Sokhotski–Plemelj theorem for the real line

Solution 1:

The first version also holds for $a,b\in\overline{\mathbb{R}}=\mathbb R\cup\{+\infty\}\cup\{-\infty\}$. The important part of the Sokhotski–Plemelj theorem is integrating around $x_0$ and not about the limits of the integral. It is not enough to say that $f$ must be continuous. The function also cannot have singularities neighborhood around $[a,b]$. Keep this in mind at the end result.

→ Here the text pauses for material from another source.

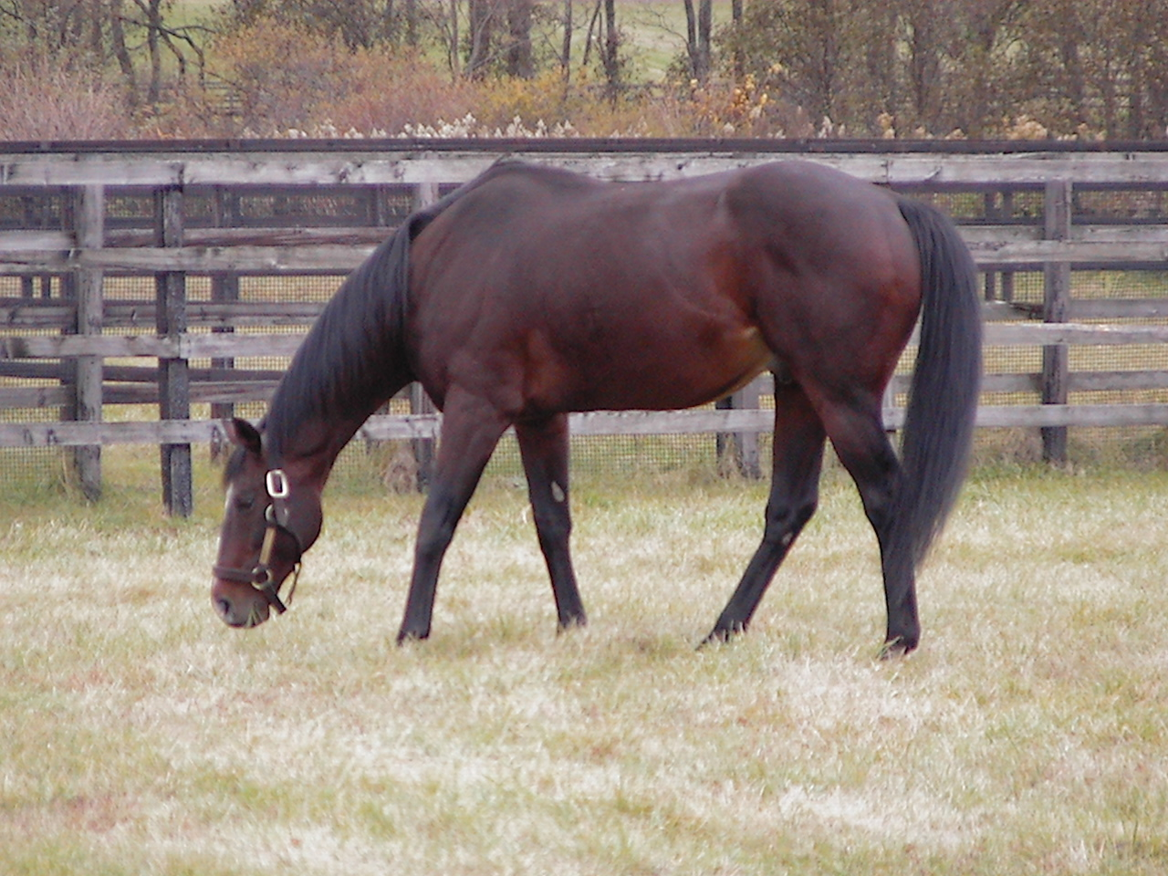 ブリーダーズ・スタリオン・ステーションの牧場見学にて撮影 バブルガムフェロー

Proof: Define the contour $C=[a,x_0-\delta]\cup C_{x_0,\delta}\cup [x_0+\delta,b]$, where $C_{x_0,\delta}$ is a semicircular path of radius $\delta$ centered at $x_0$ with $\delta>0$. Then for $\delta\to0^+$ $$\int_C\frac{f(x)}{x-x_0}\,\mathrm{d}x=\mathcal P\int_a^b \frac{f(x)}{x-x_0}\,\mathrm{d}x+\int_{C_{x_0,\delta}}\frac{f(x)}{x-x_0}\,\mathrm{d}x.$$ Note that the contour $C_{x_0,\delta}$ can be parameterized as $x=x_0+\delta e^{i\varphi}$ for $0\leqslant\varphi\leqslant\pi$ or $-\pi\leqslant\varphi\leqslant0$. Taking $\delta\to0^+$, $$\lim_{\delta\to0^+}\int_{\pm\pi}^0\frac{f(x_0+\delta e^{i\varphi})}{\delta e^{i\varphi}}i\delta e^{i\varphi}\,\mathrm{d}\varphi=f(x_0)\lim_{\delta\to0^+}\int_{\pm\pi}^0\frac{i\delta e^{i\varphi}}{\delta e^{i\varphi}}\,\mathrm{d}\varphi=\mp i\pi f(x_0).$$
We were able to pull the limit inside $f$, since it is by definition continuous on the real line. Assuming that $f$ has no singularities neighborhood around the interval $[a,b]$, we can deform the contour $C$ into a straight line, which runs from $a +i\varepsilon$ to $b+i\varepsilon$, so $$\int_C\frac{f(x)}{x-x_0}\,\mathrm{d}x=\lim_{\varepsilon\to0^+}\int_{a\pm i\varepsilon}^{b\pm i\varepsilon}\frac{f(x)}{x-x_0}\,\mathrm{d}x=\lim_{\varepsilon\to0^+}\int_{a}^{b}\frac{f(x\pm i\varepsilon)}{x-x_0\pm i\varepsilon}\,\mathrm{d}x.$$
We may pull the limit inside $f$ again since the function is continuous on the real line. The end result is $${\displaystyle \lim _{\varepsilon \to 0^{+}}\int _{a}^{b}{\frac {f(x)}{x-x_0\pm i\varepsilon }}\,\mathrm{d}x=\mp i\pi f(x_0)+{\mathcal {P}}\int _{a}^{b}{\frac {f(x)}{x-x_0}}\,\mathrm{d}x},$$ where $a<x_0<b$ and $a,b \in\overline{\mathbb{R}}$.